Maior legado de Martinello será reeditado pela Ufac. Uma de suas contribuições mais importantes para a universidade foi a tese de doutorado, publicada em 1988 pela Ufac, que se tornou referência para pesquisas no Brasil e no exterior. Intitulada “A Batalha da Borracha na Segunda Guerra Mundial e suas Conseqüências para o Vale Amazônico”, a tese é um acervo documental amplo e inédito, construído também através de consultas à documentações americanas.
“A tese é uma documentação rica e significativa que permite várias abordagens. Trouxe algumas inovações como o uso de depoimentos orais, uso de fragmentos riquíssimos de poesia e pesquisa em documentos existentes nos Estados Unidos, aos quais outros historiadores acreanos não tinham acesso”, comenta o historiador Gerson Albuquerque.
Além de uma importante fonte para a história econômica da época, Albuquerque ressalta que a tese dá margens para pesquisas sociais, trazendo costumes, o modo de vestir, a mentalidade, as confusões da década de 40. O estudo apontou os caminhos da resistência oculta dos nordestinos.
REEDIÇÃO - “A tese do professor Martinello virou uma referência para a maioria das pesquisas sociológicas.
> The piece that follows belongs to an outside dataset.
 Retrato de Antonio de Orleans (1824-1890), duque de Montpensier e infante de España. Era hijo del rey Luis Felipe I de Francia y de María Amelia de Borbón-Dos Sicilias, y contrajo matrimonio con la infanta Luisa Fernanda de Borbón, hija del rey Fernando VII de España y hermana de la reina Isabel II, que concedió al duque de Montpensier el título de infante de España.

A publicação em formato dos Cadernos da Ufac é a obra acreana mais conhecida no Brasil e também uma das mais citadas na Região Norte”, disse Albuquerque.
O livro “A Batalha da Borracha na Segunda Guerra Mundial e suas Conseqüências para o Vale Amazônico” está sendo reeditado pela Ufac. O lançamento está previsto para o primeiro semestre deste ano, previamente agendado no calendário acadêmico.
Um comentário:
Como servidor da Ufac tive a oportunidade de conhecer e conversar com o Professor Pedro Martinello. Sua simplicidade nos contagiava. Quando militei no SINTEST nos encontramos muitas vezes na passarela que levava ao Departamento de História, nas proximidades da Sede do Sindicato. Quando isso acontecia ele sempre me sorria e me cumprimentava com o seu olhar cativante.